The calculation of Ki in the static scan analysis is dependent on an accurate estimate of the blood/plasma activity at the same time point as which the bone region in question is scanned during the WB acquisition. Neither in the present 18F-NaF study, nor in future studies, would we want to exceed a study period of 90 min for the WB scan. However, as we included a venous sample taken immediately after the WB examination (90 < t < 100 min, where “t” is the time for scanning the bone region in question as obtained from the PMOD analysis tool (see “Methods”), we were able to use a less error prone interpolation, rather than an extrapolation of data, to obtain Cpl(t)/AUC(t) values for calculation of the Ki value in the study interval between 60 and 90–100 min: We chose to use a standard mono-exponential fit of the terminal data at 40, 50, 60 and 90–100 mpi for interpolation.
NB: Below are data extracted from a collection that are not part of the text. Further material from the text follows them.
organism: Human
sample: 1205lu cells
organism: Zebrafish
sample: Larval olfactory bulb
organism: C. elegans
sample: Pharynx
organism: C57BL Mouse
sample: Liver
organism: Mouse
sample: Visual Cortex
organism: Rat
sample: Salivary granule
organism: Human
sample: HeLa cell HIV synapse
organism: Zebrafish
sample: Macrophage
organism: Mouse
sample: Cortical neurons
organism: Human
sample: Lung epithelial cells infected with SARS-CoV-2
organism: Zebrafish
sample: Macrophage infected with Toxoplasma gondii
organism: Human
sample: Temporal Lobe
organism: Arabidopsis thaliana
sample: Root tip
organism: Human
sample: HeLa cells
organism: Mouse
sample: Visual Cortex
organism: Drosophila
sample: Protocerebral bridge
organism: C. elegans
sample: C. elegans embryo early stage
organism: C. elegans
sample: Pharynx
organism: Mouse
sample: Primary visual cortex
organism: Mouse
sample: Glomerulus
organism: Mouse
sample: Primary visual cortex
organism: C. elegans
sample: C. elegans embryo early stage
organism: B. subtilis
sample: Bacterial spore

However, we could just as well have used a hyperbolic fit of all curve data from 1 mpi and later, providing an even better fit as shown by van den Hoff et al. [
25]. This method might be especially important if one is required to extrapolate to data values later than 60 mpi without the benefit of later blood samples.
Limitations of the study
The limitations of the present study include not having AIF data from direct arterial sampling as a gold standard to evaluate the validity of the IDAIFs and SPIFs; however, as described above, venous blood samples can complement the arterial sampling curve at least after 30 min [
10]. Additionally, the averaging of the residual curves for construction of a population residual curve presented here is not optimal and should be refined in future studies.
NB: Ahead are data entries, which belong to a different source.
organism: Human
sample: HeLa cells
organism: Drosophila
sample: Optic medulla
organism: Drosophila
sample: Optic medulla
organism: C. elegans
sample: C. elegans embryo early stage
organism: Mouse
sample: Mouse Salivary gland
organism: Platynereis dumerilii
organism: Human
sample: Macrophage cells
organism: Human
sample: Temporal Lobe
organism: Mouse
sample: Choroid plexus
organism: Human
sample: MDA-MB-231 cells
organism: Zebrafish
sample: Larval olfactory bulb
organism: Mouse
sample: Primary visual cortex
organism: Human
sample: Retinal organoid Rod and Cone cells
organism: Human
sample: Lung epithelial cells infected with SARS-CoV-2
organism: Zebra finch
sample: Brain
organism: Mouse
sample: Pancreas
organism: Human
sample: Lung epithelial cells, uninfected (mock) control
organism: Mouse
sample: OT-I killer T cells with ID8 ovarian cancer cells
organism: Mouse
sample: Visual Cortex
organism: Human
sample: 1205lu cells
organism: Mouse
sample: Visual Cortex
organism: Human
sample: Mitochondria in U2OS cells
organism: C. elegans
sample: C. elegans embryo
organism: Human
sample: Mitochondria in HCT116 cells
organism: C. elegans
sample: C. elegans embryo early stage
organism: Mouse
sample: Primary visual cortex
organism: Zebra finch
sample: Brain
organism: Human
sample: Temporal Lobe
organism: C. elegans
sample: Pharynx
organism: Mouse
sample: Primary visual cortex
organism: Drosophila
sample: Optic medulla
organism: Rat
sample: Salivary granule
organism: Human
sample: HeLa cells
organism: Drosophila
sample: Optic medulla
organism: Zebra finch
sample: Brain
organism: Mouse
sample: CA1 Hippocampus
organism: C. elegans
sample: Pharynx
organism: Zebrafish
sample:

In this study design, the static scan sequentially followed a 60-min dynamic scan with the static scan analysis including a 90-min blood sample for construction of an input function ending at time point 90–100 mpi. For this reason, even a small efflux might influence the Patlak plot/static scan analysis presented here, and correction for efflux may be necessary. Thus, in order to minimize effects of possible efflux, our recommendation would be to make the static scan between 30 and 60 min after tracer injection in future studies.
Dynamic scanning in the clinical setting is generally restricted to a single bed position but may change in the future with the advent of new dynamic total body PET scanning combining an initial, short-duration dynamic acquisition over the heart followed by a series of fast, multiple whole-body scans. However, a low, effective scan time ensured by a SPIF and acquisition of a simple static scan may still be a valuable tool with the use of older scanners. Furthermore, a short effective scan time is important in the very sick CKD-MBD population to enable successful completion of an entire WB scan or the static scan time can be reduced to about 5–10 min if only a single bone region, e.g. the lumbar vertebrae, needs to be examined.